Based on what I've seen so far, the search subsystem improvements are very promising. I believe that number is totally legit and possibly even on the conservative side!  Time will tell.

One thing is clear already. The FAST Search team has defintely had a positive impact on the already excellent Enterprise Search team at Microsoft.  In fact, some of the architecture in the new SharePoint search platform is remarkably similar to how FAST is designed!

In Part 3 of my SP2010 Scalability series, I'll talk about how Remote BLOB Storage is going to be a HUGE game changer in the SharePoint Enterprise Document Management story.

 

SP2010 Scalability (1 of 4): Introduction

I have been very fortunate over the last several years in that I've had many opprtunities to architect many extremely high scale SharePoint systems.  Everything from your standard 3 million document Imaging Repository to systems with 10's and even more than 100 million documents (thanks to FAST ESP!)

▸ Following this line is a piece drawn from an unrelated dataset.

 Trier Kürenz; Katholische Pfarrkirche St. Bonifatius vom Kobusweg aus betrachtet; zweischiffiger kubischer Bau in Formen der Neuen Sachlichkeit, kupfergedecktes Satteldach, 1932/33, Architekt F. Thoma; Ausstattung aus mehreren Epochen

As I look back on SharePoint 2003 and even to existing SharePoint 2007 solutions, there have definately been several challenges as we design systems that can handle the millions of documents we throw at them.  So it is with great pleasure that I am able to present my 4 favorite improvements in SP2010 that handle virtually ALL of my previous challenges.

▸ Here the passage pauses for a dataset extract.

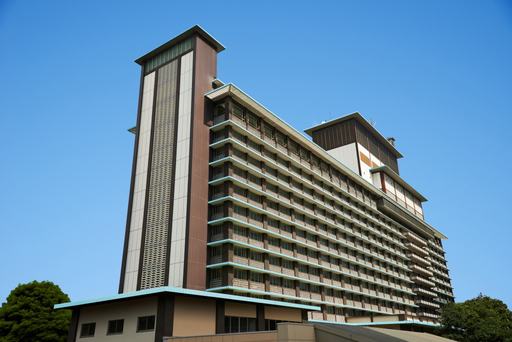 外観

Oh yeah... For anyone who might have read this series introduction when I initially released it, I was originally going to include a post regarding the Managed Metadata service.  Then it occured to me that while this is an important feature for ECM in SharePoint 2010, it doesn't really improve performance.  So... I yanked it.  I'll do a separate post on Managd Metadata at some point.

So without further delay, my four part (ok... three if you discount the introduction!) series on SP2010 Scalability:

  1. Introduction
  2. SharePoint Search
  3. Remote BLOB Storage RBS
  4. Inline Records Management

I hope this provides hope for those of you who dream of massive SharePoint 2010 implementations like I do!

SPC2009 Decompression

Well, here I am, 24 hours past the SPC2009 ride.  Now I feel like I'm on a long slow decompression ascension (lame scuba reference) to the public launch of SP2010 next year some time.

Now that the SP2010 veil is lifted, I'm finally free to talk about some incredible new SP2010 features that are abslutely CLUTCH for scaling SharePoint to sizes we may only have dreamed of before!

I have all these ideas floating around for what I want to say.  So I started writing this post and it just plain grew too large.  So I decided to break it up into seperate posts in a SP2010 Scalability Series.

In the coming weeks, I'll also be developing a few blog posts and possibly a whitepaper on Architecting SP2007 with SP2010 in mind.  The reality is that many organizations simply refuse to implement a greenfield SP2010 deployment or upgrade an existing SP2007 deployment for several months or even a year after SP2010 launches.  Other organizations simply can't wait to get move their content from a legacy system due to maintenance costs.  So the intent is to help organizations that will definitely move to SP2010 at some point but need to start with SP2007 today.

Then, as we get closer to SP2010 launch, I'll be releasing content around Designing a SP2010 Scalable Architecture.

So I guess it's time to jump on a new ride... the one that takes us to the launch of SP2010.